(Entries taken from a collection)
————————

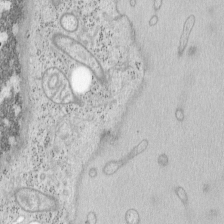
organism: Mouse
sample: OT-I killer T cells with ID8 ovarian cancer cells
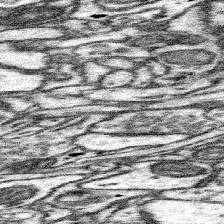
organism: Mouse
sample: Somatosensory cortex neuropil
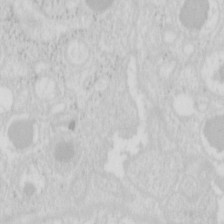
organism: Mouse
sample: Pancreas
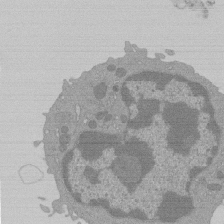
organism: Mouse
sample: Activated Pmel transgenic CD8+ T Cells
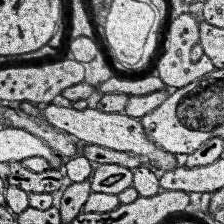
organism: Human
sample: Temporal Lobe
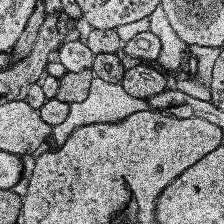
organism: Human
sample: Temporal Lobe
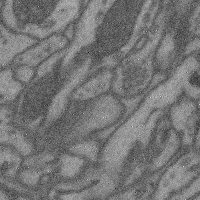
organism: Mouse
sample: Cerebral cortex
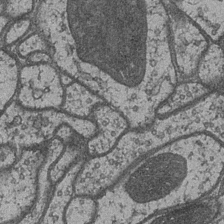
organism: Drosophila
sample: Optic medulla
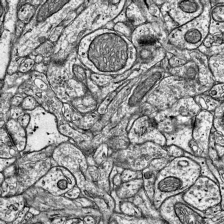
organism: Mouse
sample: Visual Cortex
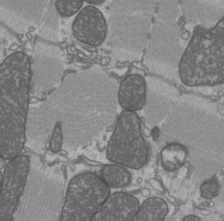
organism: C57BL Mouse
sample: Heart
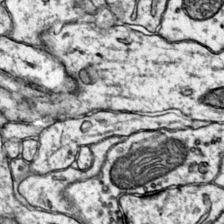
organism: Mouse
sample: Primary visual cortex
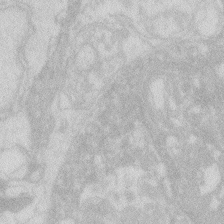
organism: Zebrafish
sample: Macrophage
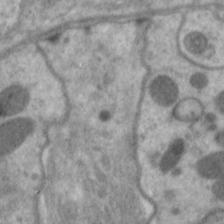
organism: C. elegans
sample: Pharynx
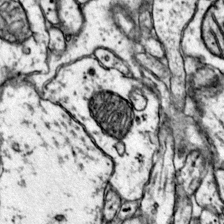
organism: Mouse
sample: Primary visual cortex
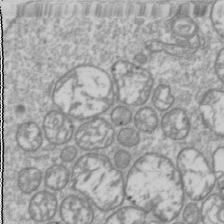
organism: Drosophila
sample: Cell division; meiosis; drosophila spermatocytes
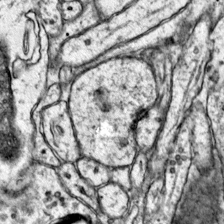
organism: Mouse
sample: Primary visual cortex
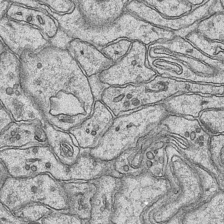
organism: Mouse
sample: CA1 Hippocampus
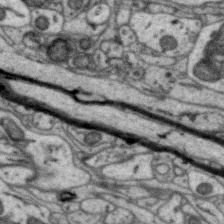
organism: Zebra finch
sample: Brain
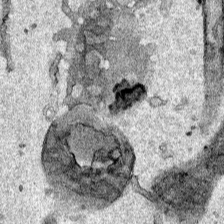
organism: Human
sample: Mitochondria in HCT116 cells
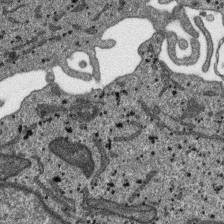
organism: Human
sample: Lung epithelial cells infected with SARS-CoV-2
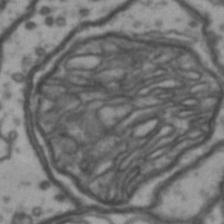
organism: Drosophila
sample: Brain
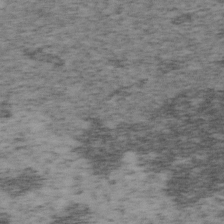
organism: Mouse
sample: OT-I killer T cells with ID8 ovarian cancer cells
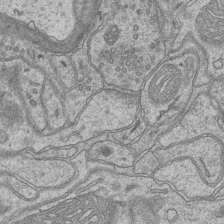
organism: Mouse
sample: CA1 Hippocampus
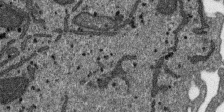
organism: Human
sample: Lung epithelial cells infected with SARS-CoV-2
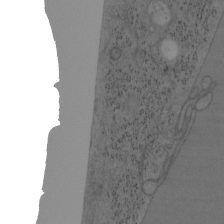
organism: Mouse
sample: OT-I killer T cells with ID8 ovarian cancer cells
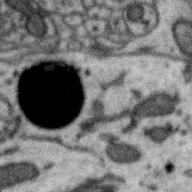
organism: Zebra finch
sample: Brain
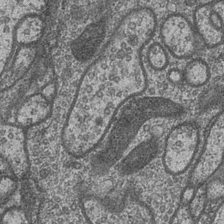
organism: Drosophila
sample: Optic medulla
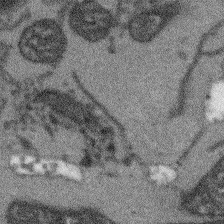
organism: Arabidopsis thaliana
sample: Root tip
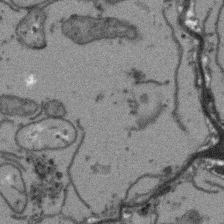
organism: Arabidopsis thaliana
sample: Root tip
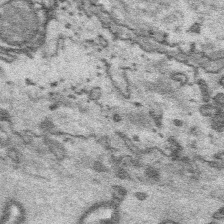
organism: Platynereis dumerilii
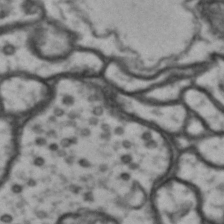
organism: Drosophila
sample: Brain
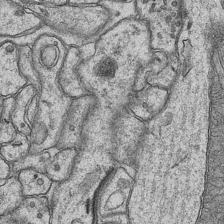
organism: Mouse
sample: CA1 Hippocampus
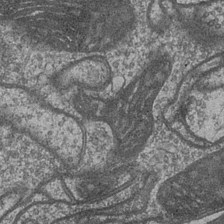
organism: Drosophila
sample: Optic medulla
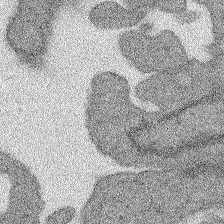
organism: Human
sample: HeLa cells
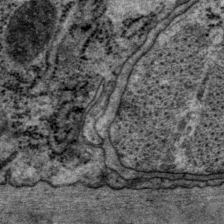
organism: P. pacificus
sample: Pharynx
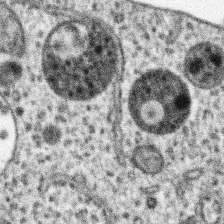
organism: Human
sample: HeLa cells
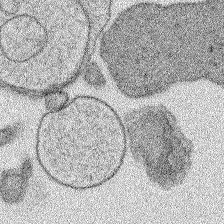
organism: Human
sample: HeLa cells
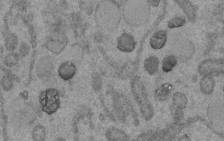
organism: C. elegans
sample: C. elegans embryo early stage
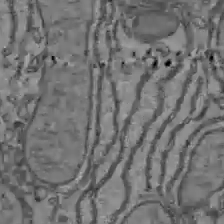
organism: C57BL Mouse
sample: Liver
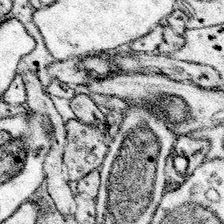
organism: Mouse
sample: Somatosensory cortex neuropil
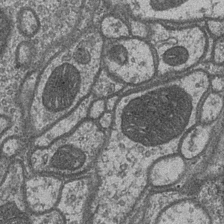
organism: Drosophila
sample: Optic medulla
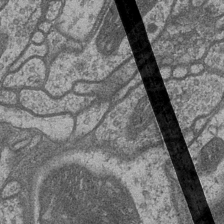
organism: Drosophila
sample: Optic medulla
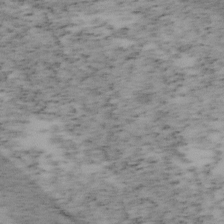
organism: Mouse
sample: OT-I killer T cells with ID8 ovarian cancer cells
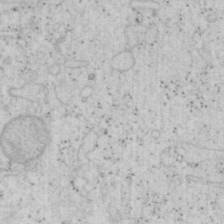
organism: Human
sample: HeLa cells
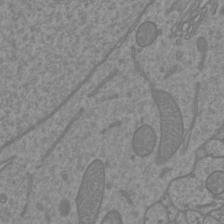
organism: Mouse
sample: Cortical neurons
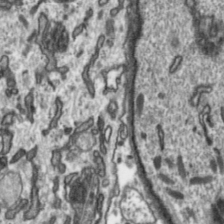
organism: Toxoplasma gondii
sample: Parasites in a vacuole inside a host cell
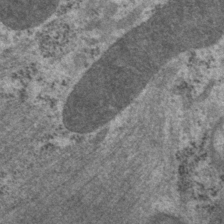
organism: P. pacificus
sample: Pharynx
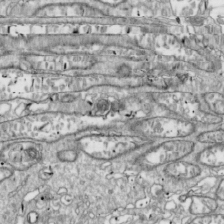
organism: Drosophila
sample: Cell division; meiosis; drosophila spermatocytes
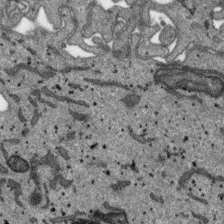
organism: Human
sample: Lung epithelial cells, uninfected (mock) control
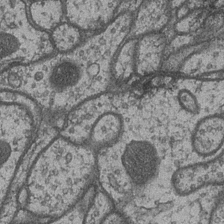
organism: Drosophila
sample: Optic medulla
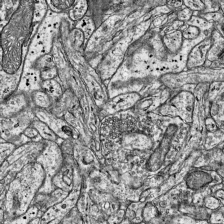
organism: Mouse
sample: Visual Cortex
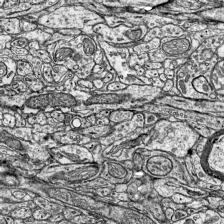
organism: Mouse
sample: Visual Cortex
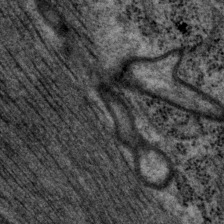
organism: P. pacificus
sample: Pharynx
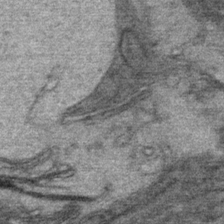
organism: Mouse
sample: Mouse Salivary gland
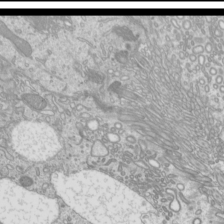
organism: Mouse
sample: Cilia; mouse epididymis
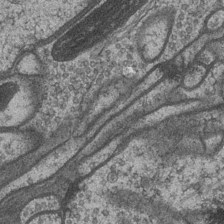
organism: Drosophila
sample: Optic medulla
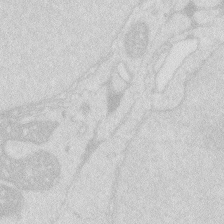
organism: Zebrafish
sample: Macrophage
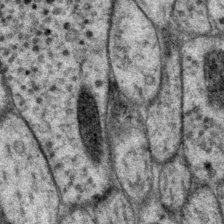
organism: P. pacificus
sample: Pharynx
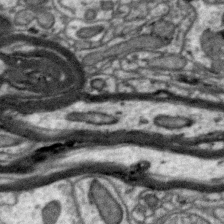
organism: Zebra finch
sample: Brain
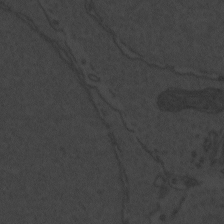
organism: Zebrafish
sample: Macrophage infected with Toxoplasma gondii
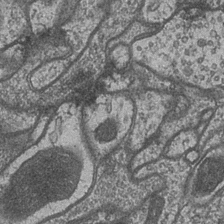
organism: Drosophila
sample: Optic medulla
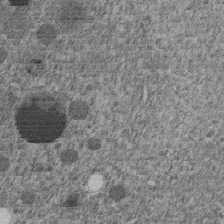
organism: C. elegans
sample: C. elegans embryo early stage
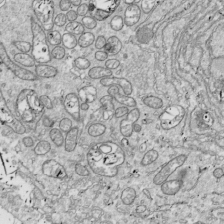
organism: Drosophila
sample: Cell division; meiosis; drosophila spermatocytes
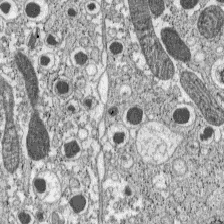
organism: C57BL Mouse
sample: Pancreatic islet
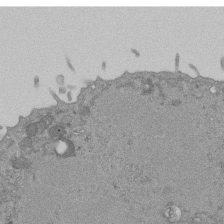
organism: Mouse
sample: ED-1 cell nuclei; centrioles
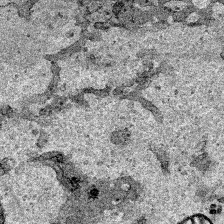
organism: Human
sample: Mitochondria in HCT116 cells
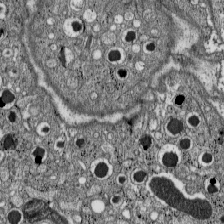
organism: C57BL Mouse
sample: Pancreatic islet
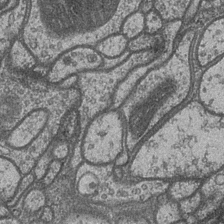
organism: Drosophila
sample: Optic medulla
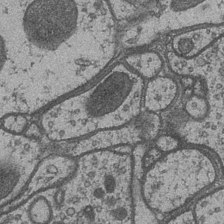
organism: Drosophila
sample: Optic medulla
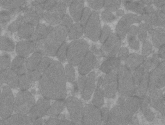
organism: C57BL Mouse
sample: Tibialis anterior muscle cell
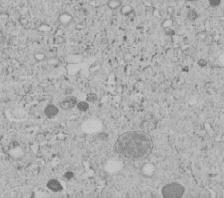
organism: C. elegans
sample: C. elegans embryo early stage

————————

- WHAT THIS TASK INVOLVES: For this exercise, transcribe the data above line by line, exactly, with pictures omitted.

- EXPECTED ANSWER:
organism: Mouse
sample: OT-I killer T cells with ID8 ovarian cancer cells
organism: Mouse
sample: Somatosensory cortex neuropil
organism: Mouse
sample: Pancreas
organism: Mouse
sample: Activated Pmel transgenic CD8+ T Cells
organism: Human
sample: Temporal Lobe
organism: Human
sample: Temporal Lobe
organism: Mouse
sample: Cerebral cortex
organism: Drosophila
sample: Optic medulla
organism: Mouse
sample: Visual Cortex
organism: C57BL Mouse
sample: Heart
organism: Mouse
sample: Primary visual cortex
organism: Zebrafish
sample: Macrophage
organism: C. elegans
sample: Pharynx
organism: Mouse
sample: Primary visual cortex
organism: Drosophila
sample: Cell division; meiosis; drosophila spermatocytes
organism: Mouse
sample: Primary visual cortex
organism: Mouse
sample: CA1 Hippocampus
organism: Zebra finch
sample: Brain
organism: Human
sample: Mitochondria in HCT116 cells
organism: Human
sample: Lung epithelial cells infected with SARS-CoV-2
organism: Drosophila
sample: Brain
organism: Mouse
sample: OT-I killer T cells with ID8 ovarian cancer cells
organism: Mouse
sample: CA1 Hippocampus
organism: Human
sample: Lung epithelial cells infected with SARS-CoV-2
organism: Mouse
sample: OT-I killer T cells with ID8 ovarian cancer cells
organism: Zebra finch
sample: Brain
organism: Drosophila
sample: Optic medulla
organism: Arabidopsis thaliana
sample: Root tip
organism: Arabidopsis thaliana
sample: Root tip
organism: Platynereis dumerilii
organism: Drosophila
sample: Brain
organism: Mouse
sample: CA1 Hippocampus
organism: Drosophila
sample: Optic medulla
organism: Human
sample: HeLa cells
organism: P. pacificus
sample: Pharynx
organism: Human
sample: HeLa cells
organism: Human
sample: HeLa cells
organism: C. elegans
sample: C. elegans embryo early stage
organism: C57BL Mouse
sample: Liver
organism: Mouse
sample: Somatosensory cortex neuropil
organism: Drosophila
sample: Optic medulla
organism: Drosophila
sample: Optic medulla
organism: Mouse
sample: OT-I killer T cells with ID8 ovarian cancer cells
organism: Human
sample: HeLa cells
organism: Mouse
sample: Cortical neurons
organism: Toxoplasma gondii
sample: Parasites in a vacuole inside a host cell
organism: P. pacificus
sample: Pharynx
organism: Drosophila
sample: Cell division; meiosis; drosophila spermatocytes
organism: Human
sample: Lung epithelial cells, uninfected (mock) control
organism: Drosophila
sample: Optic medulla
organism: Mouse
sample: Visual Cortex
organism: Mouse
sample: Visual Cortex
organism: P. pacificus
sample: Pharynx
organism: Mouse
sample: Mouse Salivary gland
organism: Mouse
sample: Cilia; mouse epididymis
organism: Drosophila
sample: Optic medulla
organism: Zebrafish
sample: Macrophage
organism: P. pacificus
sample: Pharynx
organism: Zebra finch
sample: Brain
organism: Zebrafish
sample: Macrophage infected with Toxoplasma gondii
organism: Drosophila
sample: Optic medulla
organism: C. elegans
sample: C. elegans embryo early stage
organism: Drosophila
sample: Cell division; meiosis; drosophila spermatocytes
organism: C57BL Mouse
sample: Pancreatic islet
organism: Mouse
sample: ED-1 cell nuclei; centrioles
organism: Human
sample: Mitochondria in HCT116 cells
organism: C57BL Mouse
sample: Pancreatic islet
organism: Drosophila
sample: Optic medulla
organism: Drosophila
sample: Optic medulla
organism: C57BL Mouse
sample: Tibialis anterior muscle cell
organism: C. elegans
sample: C. elegans embryo early stage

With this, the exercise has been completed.